A study conducted by the local bureau of Report in Georgia revealed interesting historical facts about Karabakh horses.
At the same time, we shed light on the history and current level of cooperation between Georgia and Azerbaijan in equestrian sports.
Tragic death of a Georgian public figure
In the past, Karabakh horses were top-rated among Georgian public figures. One of these figures is the romantic poet, lieutenant-general of the Russian imperial army Alexander Chavchavadze (1786-1846). His tragic death at the age of 60 is connected with this horse.
Let’s take a look at a part of the research of Georgian writer-publicist Iona Meunargia:
“The driver attaches a beautiful Karabakh horse to the one-seater phaeton. Alexander Chavchavadze rides to Golovin Avenue in Tbilisi (now Rustaveli Avenue – ed.). As he approached the avenue, a woman suddenly went out with soapy water and threw it into the street. At this point, the carriage almost collides with the woman. The horse gets scared and manages to get his head out of the rider’s hand. The frightened coachman shouts at Alexander: ‘Prince, I can’t stop the horse, save yourself.’ Alexander tries to help the coachman. He stands up to extend his hand to the harness. At that moment, the right hem of his long coat gets caught on the wheel, and Alexander falls to the ground, injuring his head. This injury turns out to be fatal for him. The next day, on November 6, 1846, he dies.”
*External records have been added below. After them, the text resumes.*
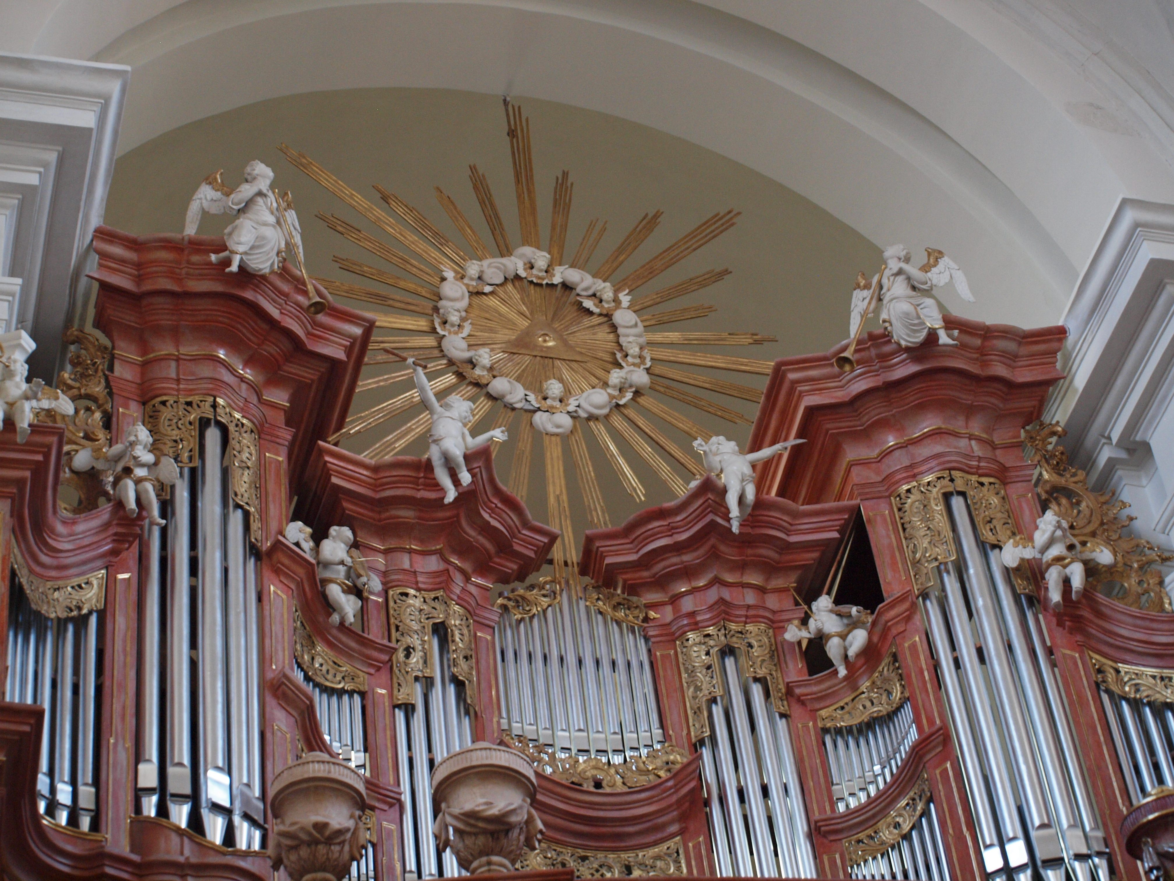 Paradyż, kościół p.w. Wniebowzięcia NMP - organy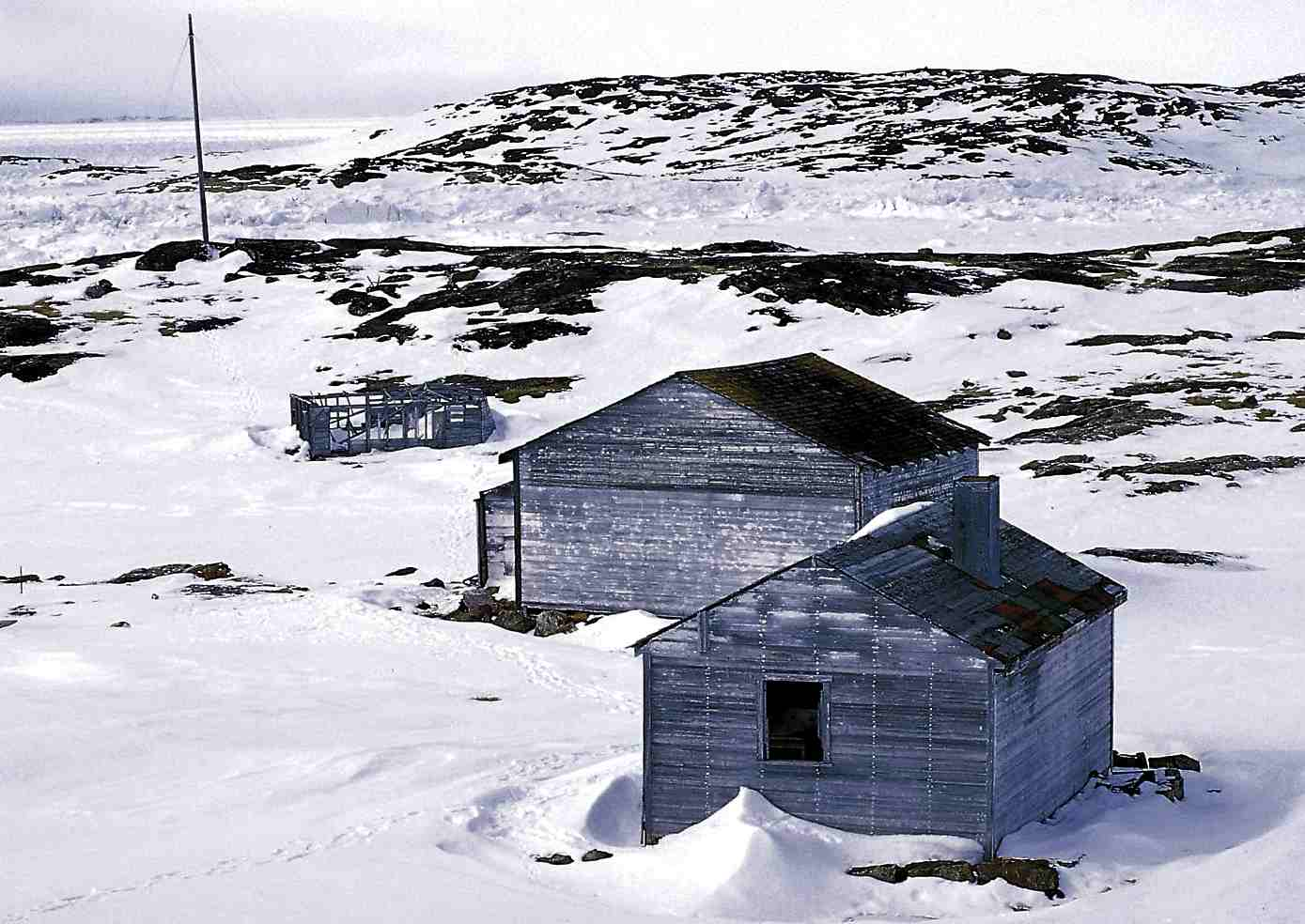 Abandonned Camp Ikirasaq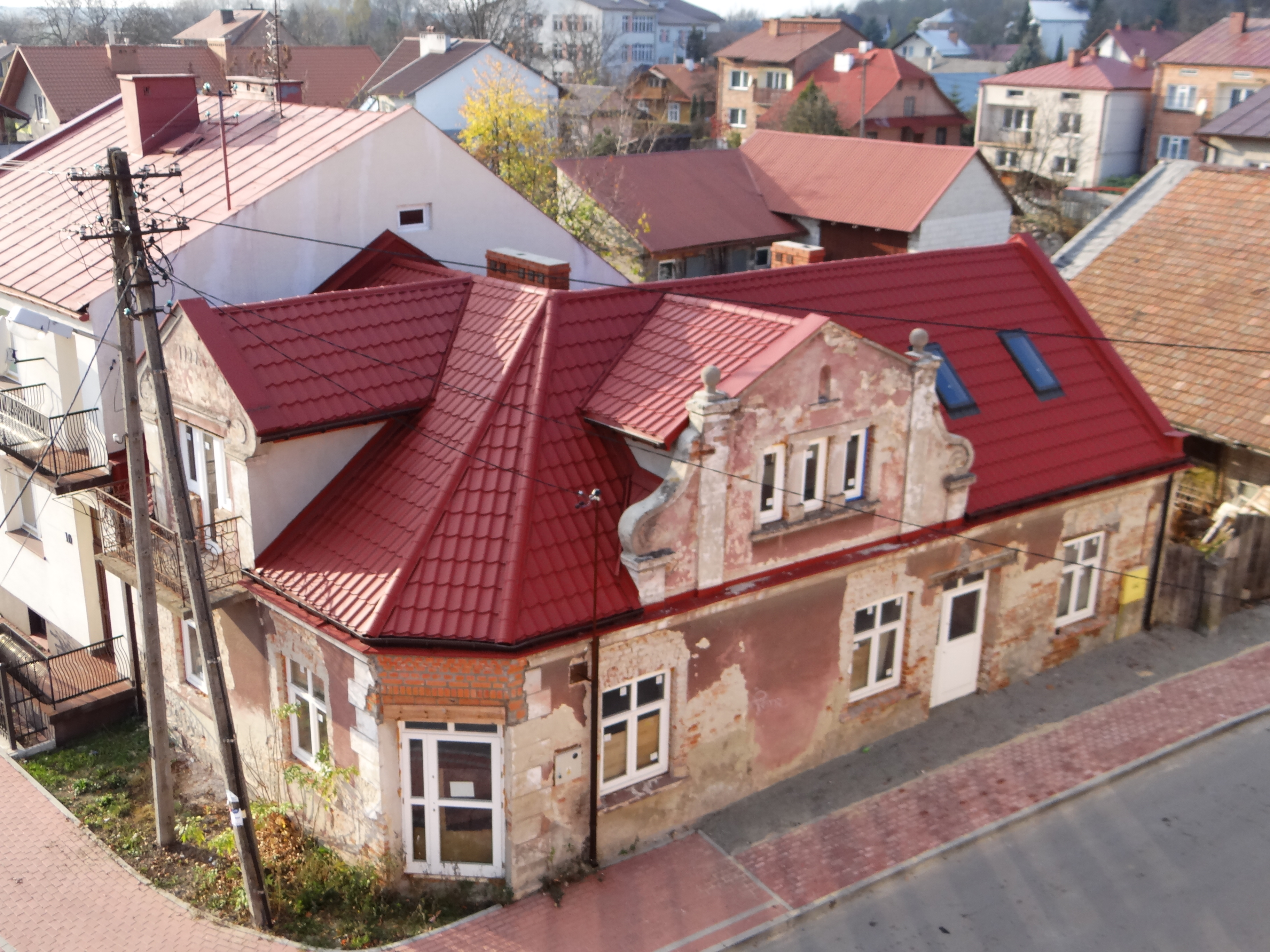 Zabytkowy budynek przy ulicy Wesoła 1

David Street, where the incident took place, has been named after Alexander Chavchavadze since 1846.
Precious Karabakh horses of Georgians
Russian poet and writer Mikhail Lermontov, who often visited Tbilisi, also spoke about Karabakh horses in his memoirs: “As soon as people from the Nizhny Novgorod region came to Tsinandali, Alexander Chavchavadze’s house would get full of guests. They rode horses, and there were horse races and shooting contests. Both Russians and Georgians would boast of their weapons. Almost everyone had a sword-like dagger and sword, a pistol strapped to a belt, and a rifle on a shoulder. The Nizhny Novgorod people had Kabardian horses, and the Georgians had valuable Karabakh horses.”
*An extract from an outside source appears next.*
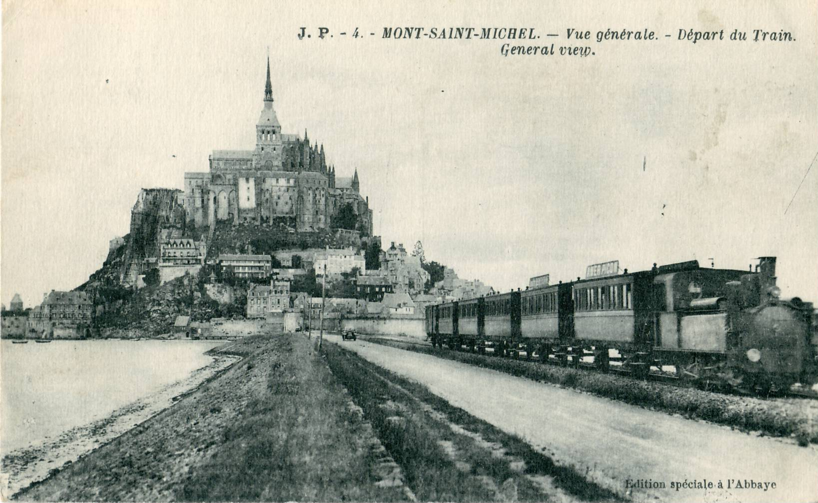 carte postale ancienne éditée par JP N°4 Le Mont-Saint-Michel`: Vue générale - Départ du train Tramway de la Compagnie des tramways normands entre Pontorson et le Mont-Saint-Michel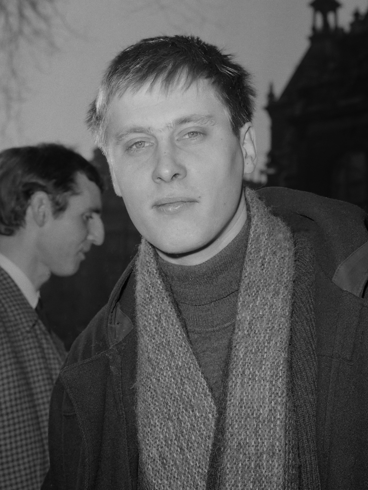 Drie cineasten op Leidseplein, Nikolai van der Heyde 2 februari 1965

The fame of Karabakh horses in Transcaucasia
An article on equestrianism in the Transcaucasus, published in the October 26, 1890 issue of the Caucasus newspaper in Tbilisi, spoke about the famous horse breeds in the region.
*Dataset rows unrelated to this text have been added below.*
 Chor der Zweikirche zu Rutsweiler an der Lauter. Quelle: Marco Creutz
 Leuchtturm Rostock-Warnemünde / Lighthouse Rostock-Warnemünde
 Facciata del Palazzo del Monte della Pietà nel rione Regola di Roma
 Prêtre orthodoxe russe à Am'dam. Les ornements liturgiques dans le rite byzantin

It was noted that especially the Karabakh horses were popular in the Transcaucasus; they were distinguished by their golden colour and beautiful shape.
Another interesting point in the article was the sale prices of horses in different parts of the Transcaucasus. It turns out that the most expensive horses at that time were in Baku Uyezd. The price for a horse ranged from 20 to 300 rubles.